Once you reach the line with "Gepe tocando en" below, copy each line exactly, stopping after the line with "Najczęściej edypalizowane są", and skip any pictures.

== Provided material ==
⁂
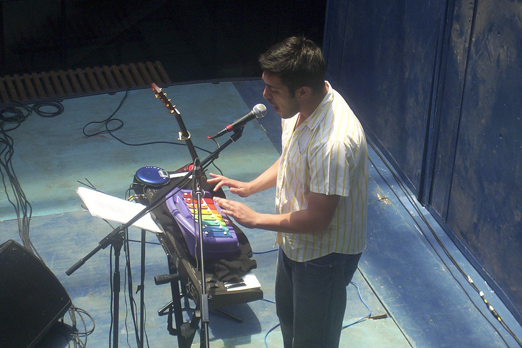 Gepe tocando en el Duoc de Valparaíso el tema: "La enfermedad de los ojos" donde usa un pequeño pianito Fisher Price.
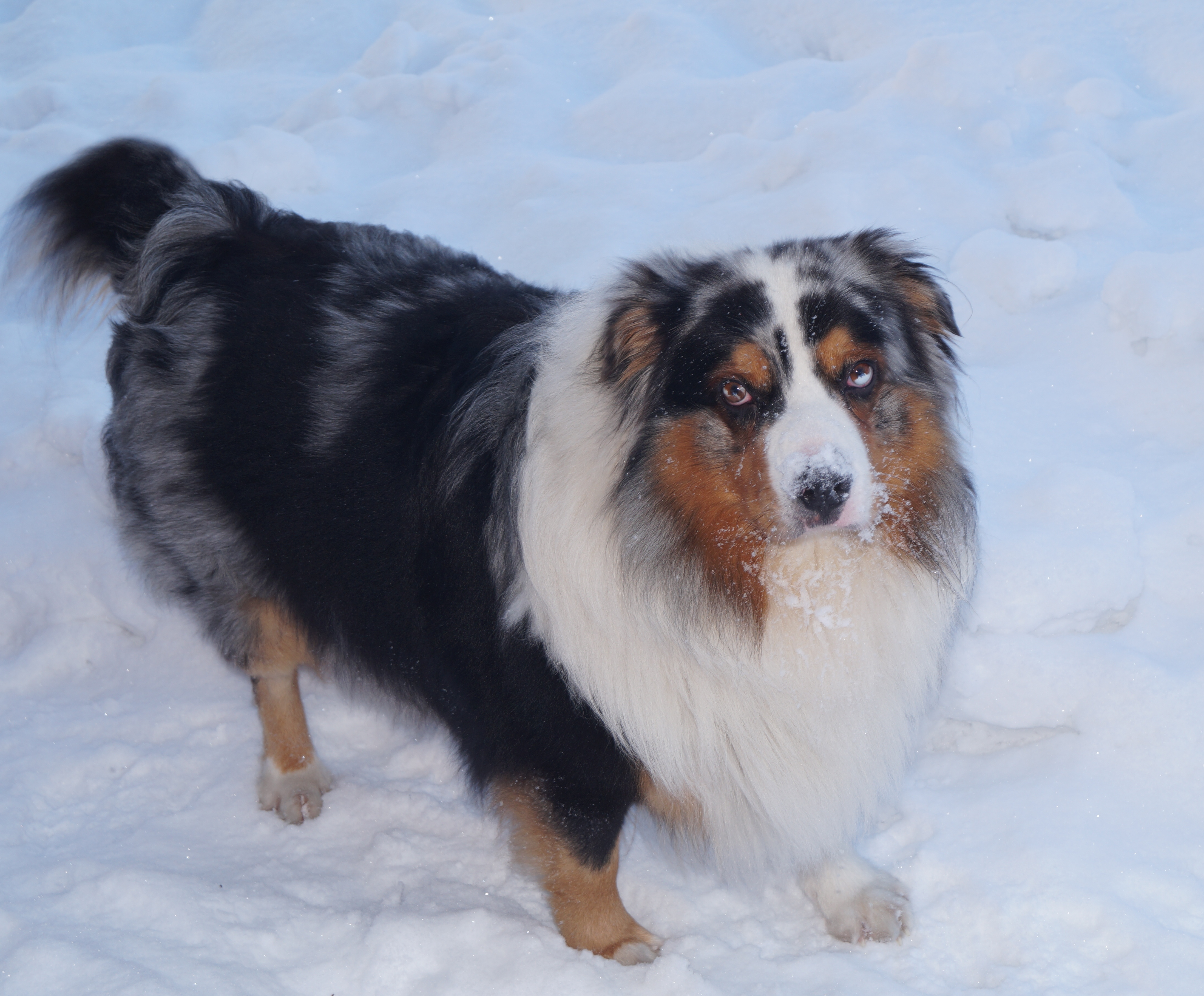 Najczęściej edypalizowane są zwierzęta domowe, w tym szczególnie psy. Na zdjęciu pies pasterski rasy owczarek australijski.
⁂
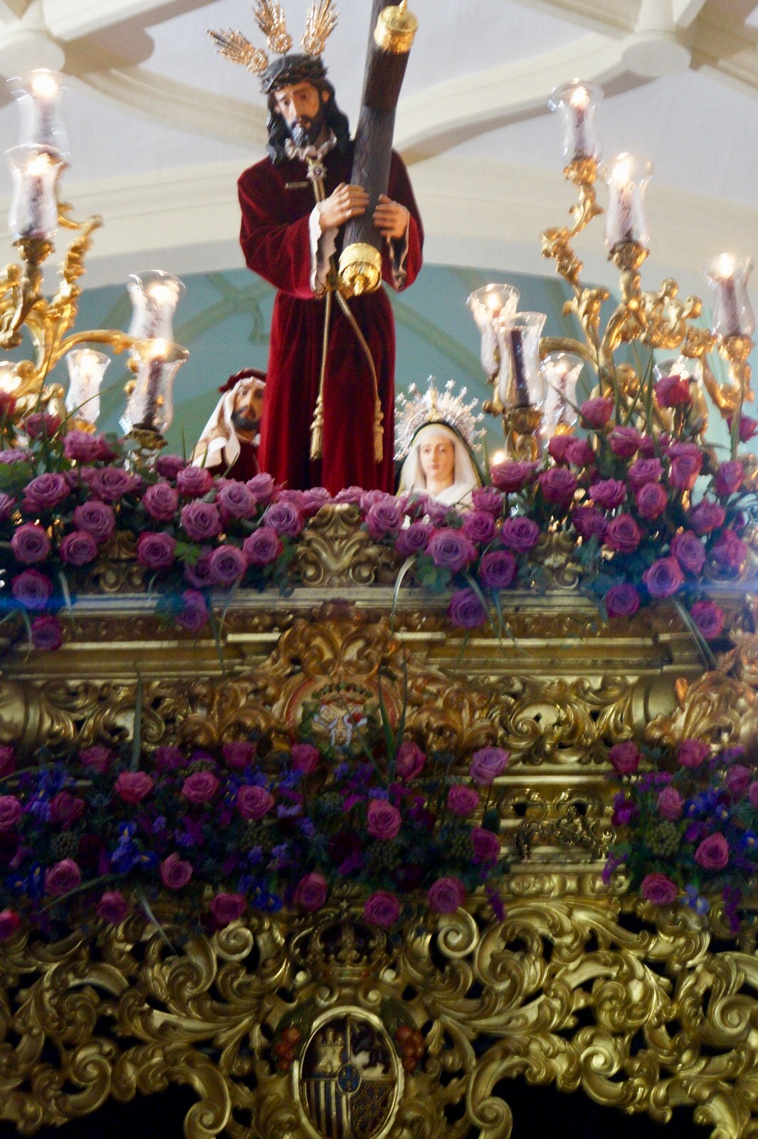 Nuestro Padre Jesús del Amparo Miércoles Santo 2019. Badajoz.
⁂
== Your response ==
 Gepe tocando en el Duoc de Valparaíso el tema: "La enfermedad de los ojos" donde usa un pequeño pianito Fisher Price.
 Najczęściej edypalizowane są zwierzęta domowe, w tym szczególnie psy. Na zdjęciu pies pasterski rasy owczarek australijski.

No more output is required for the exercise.